▶ Data section

┄┄┄┄┄┄┄┄┄┄

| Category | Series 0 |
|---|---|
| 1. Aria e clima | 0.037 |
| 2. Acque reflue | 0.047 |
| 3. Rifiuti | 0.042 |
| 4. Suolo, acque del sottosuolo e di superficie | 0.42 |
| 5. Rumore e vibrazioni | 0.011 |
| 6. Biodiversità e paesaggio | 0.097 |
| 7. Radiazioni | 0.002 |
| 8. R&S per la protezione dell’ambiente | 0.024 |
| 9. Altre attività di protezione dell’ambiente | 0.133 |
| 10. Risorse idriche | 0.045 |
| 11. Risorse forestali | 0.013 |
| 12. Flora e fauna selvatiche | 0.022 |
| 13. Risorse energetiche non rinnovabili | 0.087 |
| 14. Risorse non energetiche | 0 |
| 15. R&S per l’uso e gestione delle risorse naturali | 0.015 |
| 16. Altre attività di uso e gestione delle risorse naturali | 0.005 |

┄┄┄┄┄┄┄┄┄┄

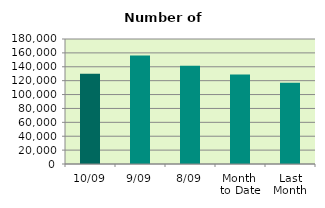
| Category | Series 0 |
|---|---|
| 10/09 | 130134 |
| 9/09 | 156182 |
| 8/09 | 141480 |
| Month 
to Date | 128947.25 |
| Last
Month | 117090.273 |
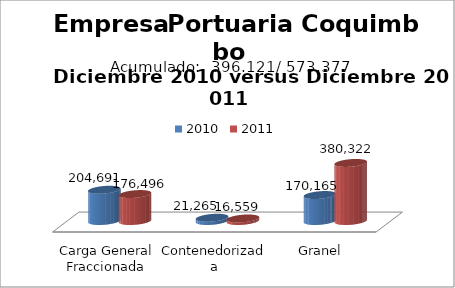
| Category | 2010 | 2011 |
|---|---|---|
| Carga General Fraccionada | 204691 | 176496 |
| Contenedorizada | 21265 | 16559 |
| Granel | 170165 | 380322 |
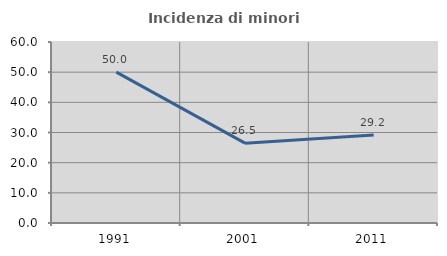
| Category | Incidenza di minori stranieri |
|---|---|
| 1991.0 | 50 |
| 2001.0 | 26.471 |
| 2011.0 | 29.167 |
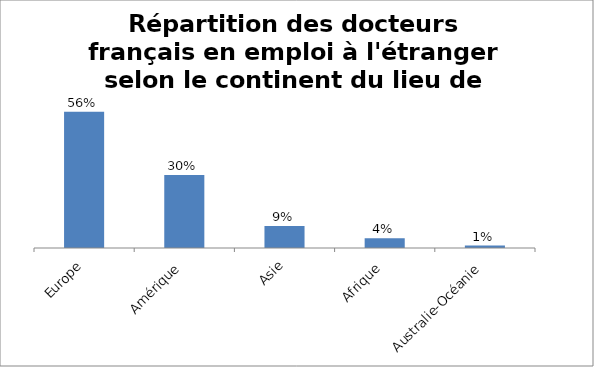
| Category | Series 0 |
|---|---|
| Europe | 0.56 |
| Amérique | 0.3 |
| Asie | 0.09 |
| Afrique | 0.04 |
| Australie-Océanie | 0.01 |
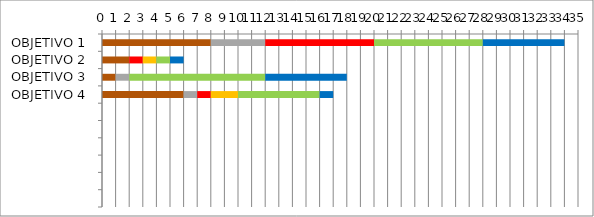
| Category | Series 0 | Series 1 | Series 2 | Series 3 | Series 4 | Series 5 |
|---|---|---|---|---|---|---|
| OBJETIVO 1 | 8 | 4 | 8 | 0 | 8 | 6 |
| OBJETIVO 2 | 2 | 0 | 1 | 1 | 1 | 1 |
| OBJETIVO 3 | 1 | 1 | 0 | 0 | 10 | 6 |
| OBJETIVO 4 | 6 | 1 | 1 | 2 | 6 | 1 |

┄┄┄┄┄┄┄┄┄┄

▶ Exercise details
After locating the line holding "superficie | 0.42 |" above, output exactly that line and every line after it through the line holding "naturali | 0.005 |". Include nothing else.

▶ Expected answer
| 4. Suolo, acque del sottosuolo e di superficie | 0.42 |
| 5. Rumore e vibrazioni | 0.011 |
| 6. Biodiversità e paesaggio | 0.097 |
| 7. Radiazioni | 0.002 |
| 8. R&S per la protezione dell’ambiente | 0.024 |
| 9. Altre attività di protezione dell’ambiente | 0.133 |
| 10. Risorse idriche | 0.045 |
| 11. Risorse forestali | 0.013 |
| 12. Flora e fauna selvatiche | 0.022 |
| 13. Risorse energetiche non rinnovabili | 0.087 |
| 14. Risorse non energetiche | 0 |
| 15. R&S per l’uso e gestione delle risorse naturali | 0.015 |
| 16. Altre attività di uso e gestione delle risorse naturali | 0.005 |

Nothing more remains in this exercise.